I want to train a lgb model with custom metric : f1_score
with weighted
average.
I went through the advanced examples of lightgbm over here and found the implementation of custom binary error function. I implemented as similar function to return f1_score as shown below.
def f1_metric(preds, train_data):
labels = train_data.get_label()
return 'f1', f1_score(labels, preds, average='weighted'), True
I tried to train the model by passing feval
parameter as f1_metric
as shown below.
evals_results = {}
bst = lgb.train(params,
dtrain,
valid_sets= [dvalid],
valid_names=['valid'],
evals_result=evals_results,
num_boost_round=num_boost_round,
early_stopping_rounds=early_stopping_rounds,
verbose_eval=25,
feval=f1_metric)
Then I am getting ValueError: Found input variables with inconsistent numbers of samples:
The training set is being passed to the function rather than the validation set.

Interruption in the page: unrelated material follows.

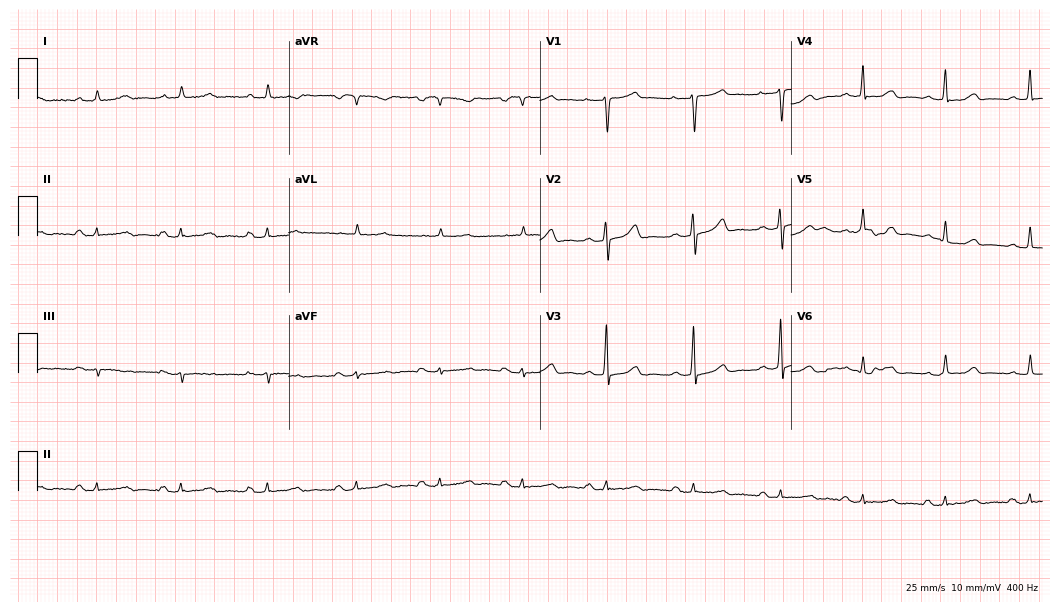
ECG (10.2-second recording at 400 Hz) — a 43-year-old woman. Screened for six findings — first-degree AV block, right bundle branch block, left bundle branch block, sinus bradycardia, atrial fibrillation, sinus tachycardia — none is recorded. Only these six findings were labelled.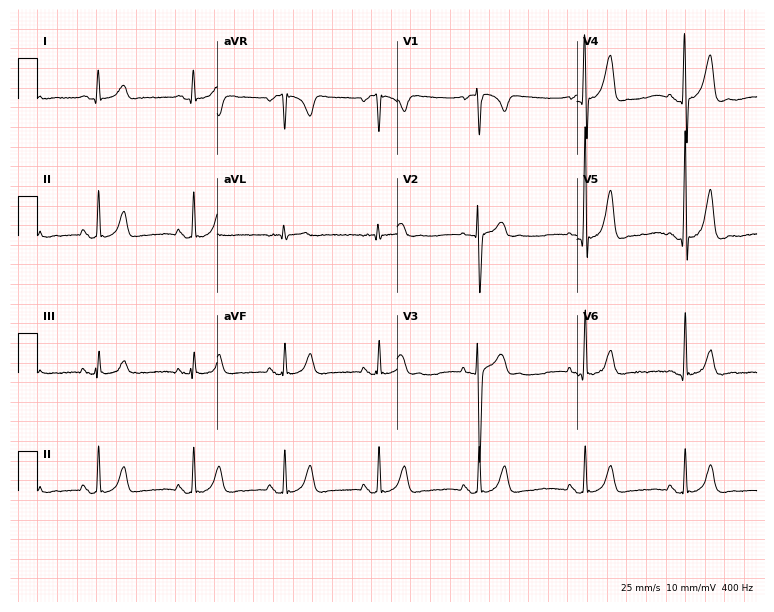
12-lead ECG from a man, 24 years old. Recorded interpretation: within normal limits.

How can I configure such that the validation set is passed and f1_score is returned?
The docs are a bit confusing. When describing the signature of the function that you pass to feval, they call its parameters preds and train_data, which is a bit misleading.
But the following seems to work:
from sklearn.metrics import f1_score
def lgb_f1_score(y_hat, data):
y_true = data.get_label()
y_hat = np.round(y_hat) # scikits f1 doesn't like probabilities
return 'f1', f1_score(y_true, y_hat), True
evals_result = {}
clf = lgb.train(param, train_data, valid_sets=[val_data, train_data], valid_names=['val', 'train'], feval=lgb_f1_score, evals_result=evals_result)
lgb.plot_metric(evals_result, metric='f1')
To use more than one custom metric, define one overall custom metrics function just like above, in which you calculate all metrics and return a list of tuples.
Edit: Fixed code, of course with F1 bigger is better should be set to True.